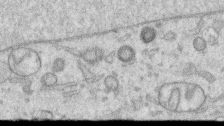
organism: Human
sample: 1205lu cells
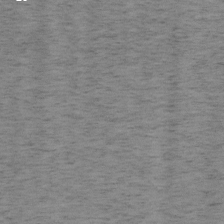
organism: Mouse
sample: OT-I killer T cells with ID8 ovarian cancer cells
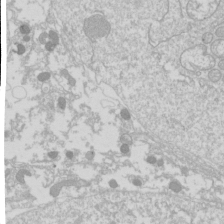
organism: Drosophila
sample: Cell division; meiosis; drosophila spermatocytes
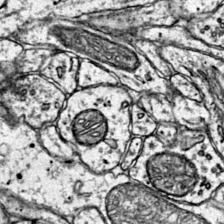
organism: Mouse
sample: Primary visual cortex
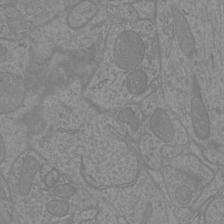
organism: Mouse
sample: Cortical neurons
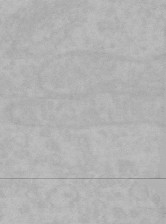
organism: Mouse
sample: Choroid plexus
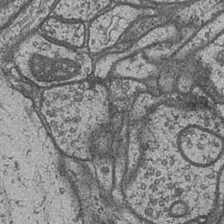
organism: Drosophila
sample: Optic medulla
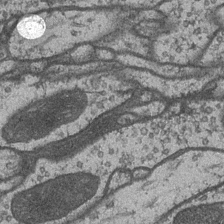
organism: Drosophila
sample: Optic medulla
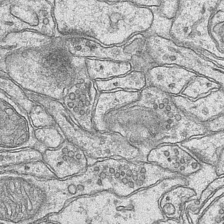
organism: Mouse
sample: CA1 Hippocampus
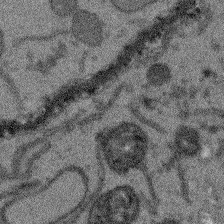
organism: Arabidopsis thaliana
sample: Root tip
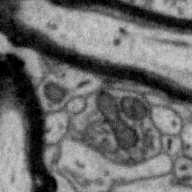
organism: Zebra finch
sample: Brain
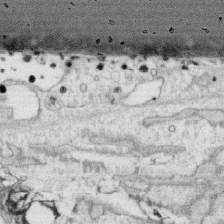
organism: Human
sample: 1205lu cells
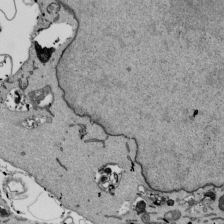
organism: Mouse
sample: ED-1 cell nuclei; centrioles
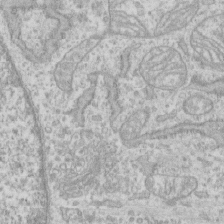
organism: Human
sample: CRL-1474
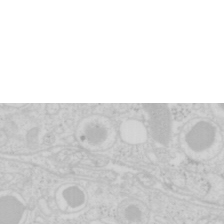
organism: Mouse
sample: Pancreas
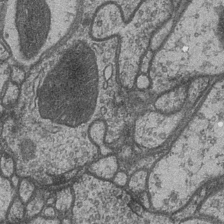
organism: Drosophila
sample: Optic medulla
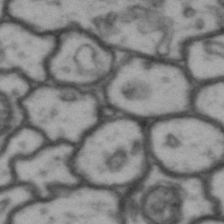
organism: Drosophila
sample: Brain
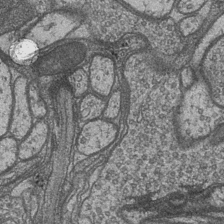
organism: Drosophila
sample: Optic medulla
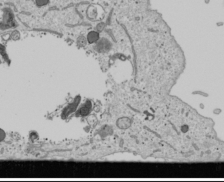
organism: Human
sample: Mitochondria in U2OS cells
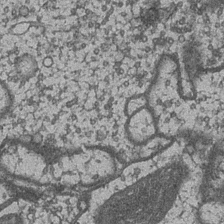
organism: Drosophila
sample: Optic medulla
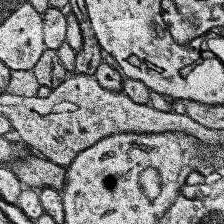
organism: Human
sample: Temporal Lobe
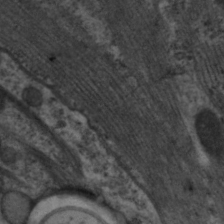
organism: C. elegans
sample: Pharynx
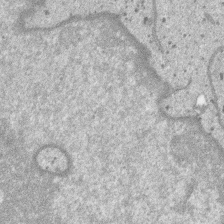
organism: Human
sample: Lung epithelial cells infected with SARS-CoV-2
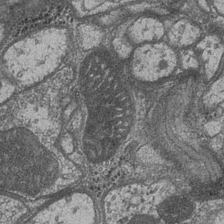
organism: Drosophila
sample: Optic medulla
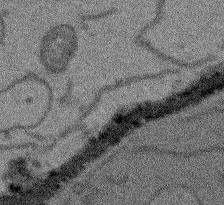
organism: Arabidopsis thaliana
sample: Root tip
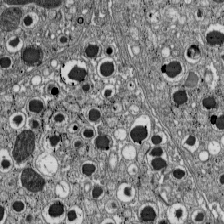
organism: C57BL Mouse
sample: Pancreatic islet
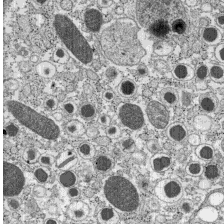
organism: C57BL Mouse
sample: Pancreatic islet
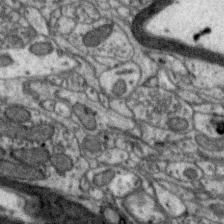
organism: Zebra finch
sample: Brain
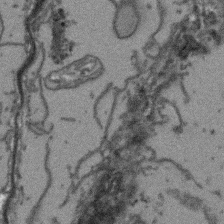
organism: Arabidopsis thaliana
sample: Root tip
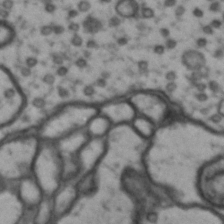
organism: Drosophila
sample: Brain
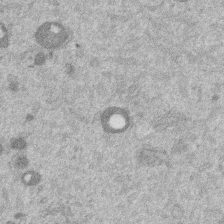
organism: Mouse
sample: Dividing mouse embryo 1 cell stage
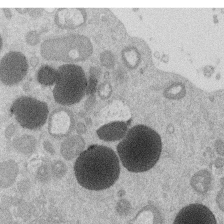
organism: Mouse
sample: Dividing mouse embryo 1 cell stage
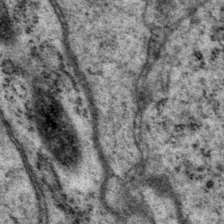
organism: P. pacificus
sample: Pharynx
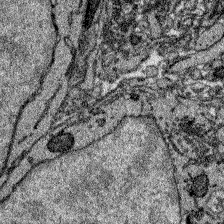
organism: Zebrafish
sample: Larval olfactory bulb
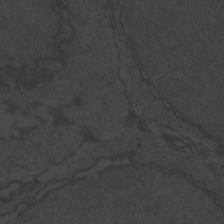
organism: Zebrafish
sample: Macrophage infected with Toxoplasma gondii
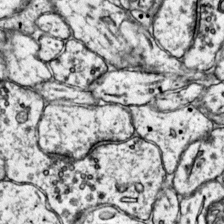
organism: Mouse
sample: Primary visual cortex
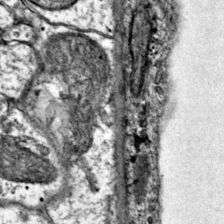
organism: Mouse
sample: Primary visual cortex
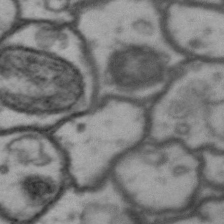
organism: Drosophila
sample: Brain
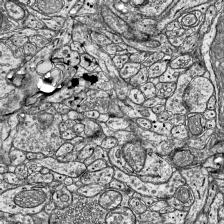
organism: Mouse
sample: Visual Cortex
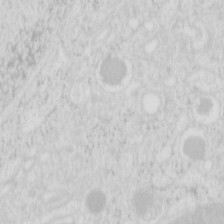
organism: Mouse
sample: Pancreas
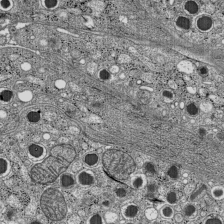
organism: C57BL Mouse
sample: Pancreatic islet
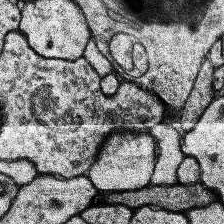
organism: Human
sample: Temporal Lobe
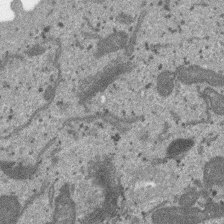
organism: Human
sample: Lung epithelial cells infected with SARS-CoV-2
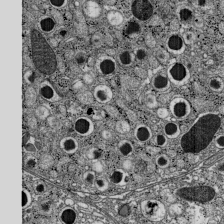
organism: C57BL Mouse
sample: Pancreatic islet
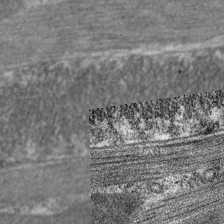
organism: C. elegans
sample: Pharynx
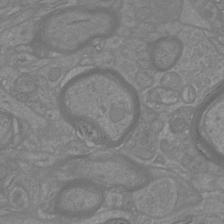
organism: Mouse
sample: Cortical neurons
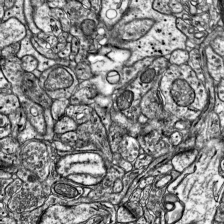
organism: Mouse
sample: Visual Cortex
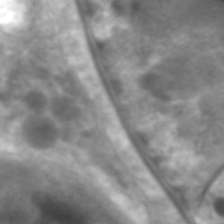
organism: C. elegans
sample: Pharynx
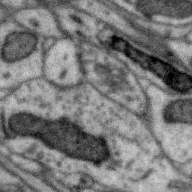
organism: Zebra finch
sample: Brain
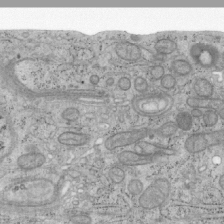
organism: Human
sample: HeLa cells
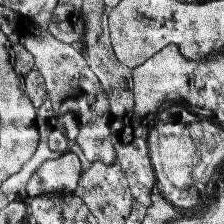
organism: Human
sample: Temporal Lobe
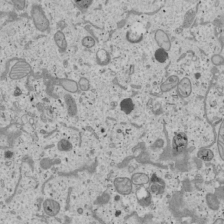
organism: Human
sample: Mitochondria in U2OS cells
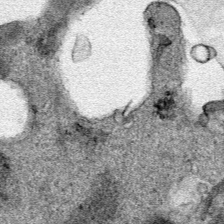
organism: Human
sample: Mitochondria in HCT116 cells
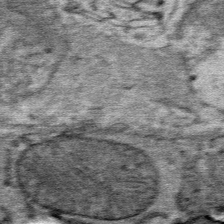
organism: Mouse
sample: Mouse Salivary gland
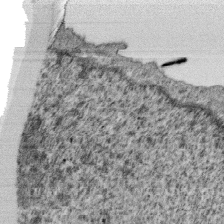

★ ★ ★ ★ ★

> **What this task involves**
Repeat the records above word for word, apart from the pictures.

> **Solution**
organism: Human
sample: 1205lu cells
organism: Mouse
sample: OT-I killer T cells with ID8 ovarian cancer cells
organism: Drosophila
sample: Cell division; meiosis; drosophila spermatocytes
organism: Mouse
sample: Primary visual cortex
organism: Mouse
sample: Cortical neurons
organism: Mouse
sample: Choroid plexus
organism: Drosophila
sample: Optic medulla
organism: Drosophila
sample: Optic medulla
organism: Mouse
sample: CA1 Hippocampus
organism: Arabidopsis thaliana
sample: Root tip
organism: Zebra finch
sample: Brain
organism: Human
sample: 1205lu cells
organism: Mouse
sample: ED-1 cell nuclei; centrioles
organism: Human
sample: CRL-1474
organism: Mouse
sample: Pancreas
organism: Drosophila
sample: Optic medulla
organism: Drosophila
sample: Brain
organism: Drosophila
sample: Optic medulla
organism: Human
sample: Mitochondria in U2OS cells
organism: Drosophila
sample: Optic medulla
organism: Human
sample: Temporal Lobe
organism: C. elegans
sample: Pharynx
organism: Human
sample: Lung epithelial cells infected with SARS-CoV-2
organism: Drosophila
sample: Optic medulla
organism: Arabidopsis thaliana
sample: Root tip
organism: C57BL Mouse
sample: Pancreatic islet
organism: C57BL Mouse
sample: Pancreatic islet
organism: Zebra finch
sample: Brain
organism: Arabidopsis thaliana
sample: Root tip
organism: Drosophila
sample: Brain
organism: Mouse
sample: Dividing mouse embryo 1 cell stage
organism: Mouse
sample: Dividing mouse embryo 1 cell stage
organism: P. pacificus
sample: Pharynx
organism: Zebrafish
sample: Larval olfactory bulb
organism: Zebrafish
sample: Macrophage infected with Toxoplasma gondii
organism: Mouse
sample: Primary visual cortex
organism: Mouse
sample: Primary visual cortex
organism: Drosophila
sample: Brain
organism: Mouse
sample: Visual Cortex
organism: Mouse
sample: Pancreas
organism: C57BL Mouse
sample: Pancreatic islet
organism: Human
sample: Temporal Lobe
organism: Human
sample: Lung epithelial cells infected with SARS-CoV-2
organism: C57BL Mouse
sample: Pancreatic islet
organism: C. elegans
sample: Pharynx
organism: Mouse
sample: Cortical neurons
organism: Mouse
sample: Visual Cortex
organism: C. elegans
sample: Pharynx
organism: Zebra finch
sample: Brain
organism: Human
sample: HeLa cells
organism: Human
sample: Temporal Lobe
organism: Human
sample: Mitochondria in U2OS cells
organism: Human
sample: Mitochondria in HCT116 cells
organism: Mouse
sample: Mouse Salivary gland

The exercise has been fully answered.